I know enough to know that two worse days are coming. I expect those within a year. By the end of it all, I'm certain 2006 will have been by far and away not only the worst year of my life, but worse than any I had dared imagine.


All I can do now is throw up my hands and wonder what's next. Everything can always get worse, and I expect just that - the only question is in what dimension.

Wednesday, May 24, 2006

Arrogant

I remember when I was a snot-nosed kid fresh into college, feeling like a seasoned veteran of life. I remember speaking with a girl in her mid twenties about how much it stinks being single, and I was essentially told that I had no idea what I was talking about. I tried to justify it with my long years of experience, something she more than matched.

Looking back, I can say wholeheartedly that she was right. It takes on a new flavor as people who were just starting kindergarten when you entered middle school are getting married and you're still single.

But it makes me wonder how many things I have yet to learn. I have been called a pretty smart guy, by those who presumably don't know me as well as they think. But all I know is how very little I see. It is hard for me to keep that perspective in dealing with God.

All I see is hurt. I see no redemption from it. Every good I try to construct to say "here is the hand of God" is as a twig house in a malestrom. I want to believe but don't know what to believe in. I am an eyelash from becoming a firm practical atheist, and only the stigma of accepting the title of faithless and the fear of alienation not from the God it seems has left me alone, but from the bulk of my aquaintances (as I count my best friends as unbelievers). I cannot describe how I feel with words, and to try only brings a twinge in my heart and tears to my eyes.

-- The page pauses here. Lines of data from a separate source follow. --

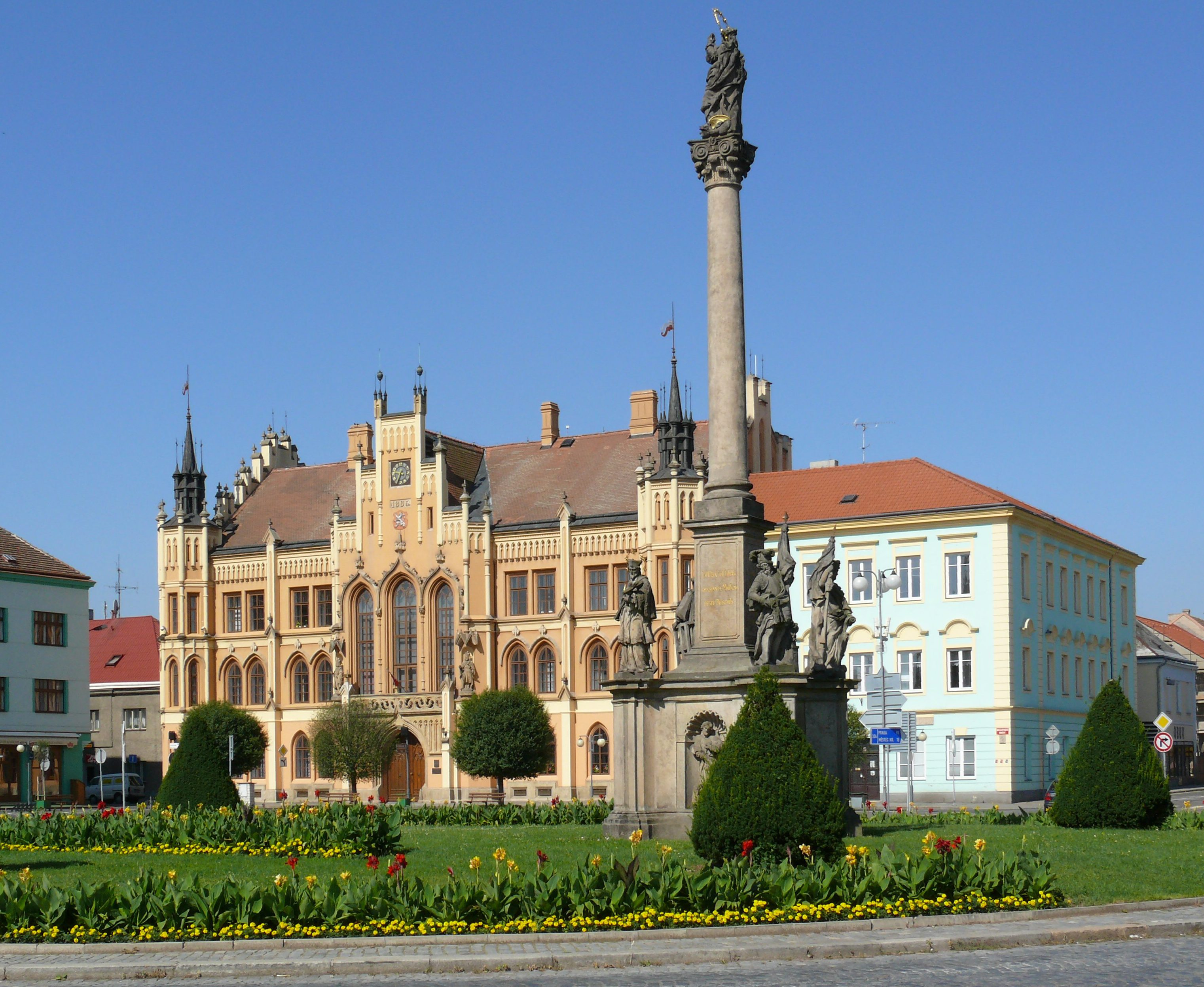 Novogotická radnice a mariánský sloup na náměstí v Novém Bydžově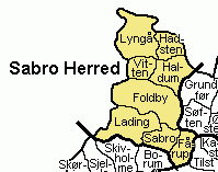 Århus Amt, Denmark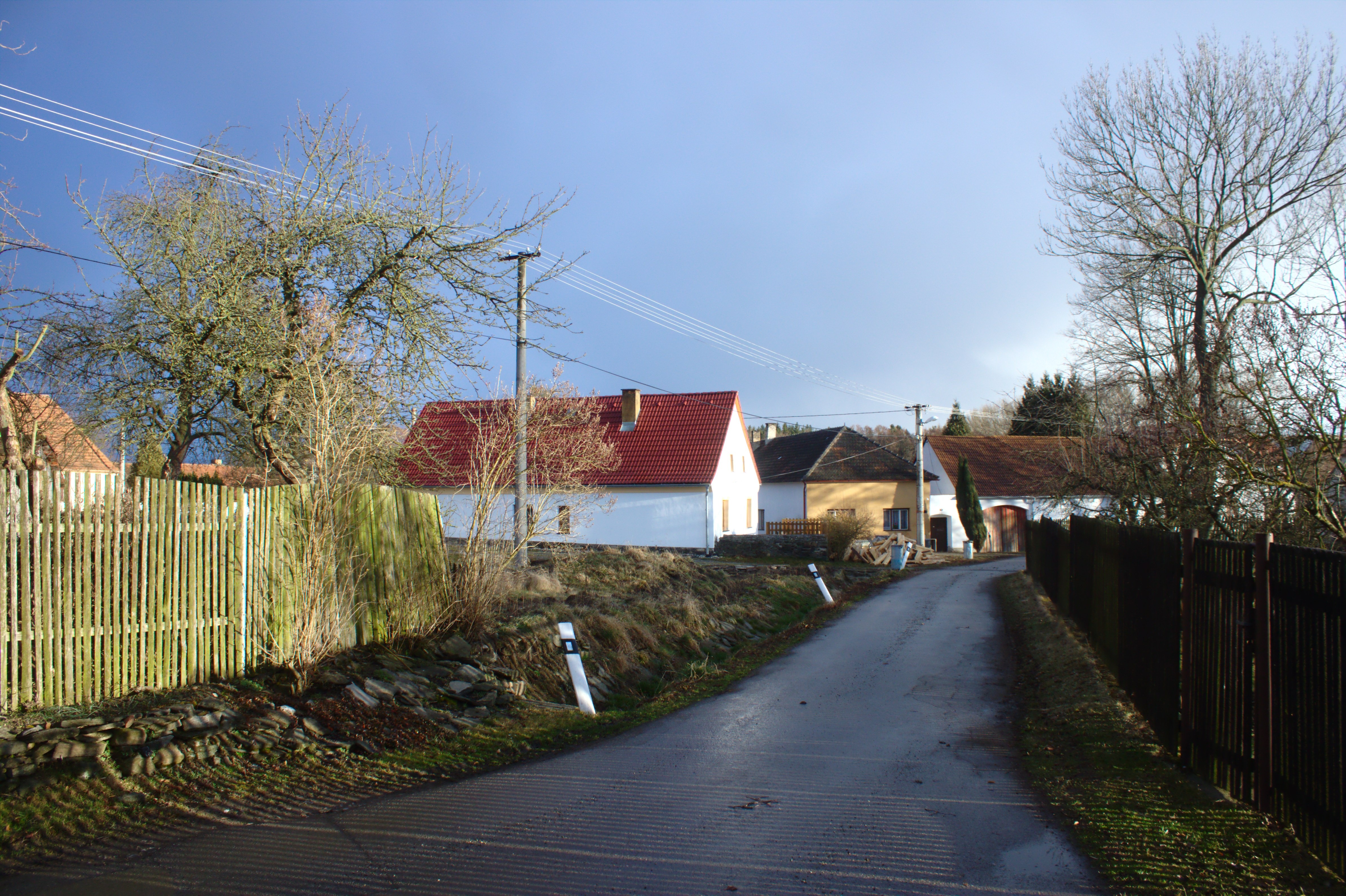 Domy ve vesnici Skřídla Project: Fotíme Česko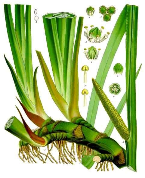 Kalmus. A B Theile der Pflanze in natürl. Grösse; 1 Theil der Kolbenoberfläche, vergrössert; 2 einzelne Blüthe, desgl.; 3 dieselbe stärker vergrössert; 4 Stempel, desgl.; 5 Blüthe im Längsschnitt, desgl.; 6 Stempel im Querschnitt, desgl.; 7 Staubgefässe, desgl.; 8 Pollenkörner, desgl.

My smallness, my aloneness in a large, cruel, and painful world hurts - to be a vapor with no mark, no rememberance, no trace of me in the world once I am gone. But also as the closest thing I have to comfort, it reminds me that I do not know everything and my prognostications for the future however bleak, are not all there is to it. It may yet be far worse than I can imagine, though without some flesh-rotting disease this is difficult to imagine. But it may yet be better, though i don't believe this with even a fiber of my being. I simply don't know.

This is not hope. Hope implies a salve for the soul that this does not bring me. But it is a sort of apathy that is better than the turmoil that is it's replacement and even then it is a weak substitute. But I'll take what I can get.

Civilization destroyed by disease

The Aztecs were wiped out by diseases, among them smallpox, brought unknowingly by the Spanish to which the natives had no natural immunity, right?

That's what I always heard.

Maybe everything I knew was wrong.

Monday, May 22, 2006

Said in passing

My roommate has begun journaling. He mentioned that he was waiting for me to leave, since he had to write something about me since I had mentioned I saw him writing in it.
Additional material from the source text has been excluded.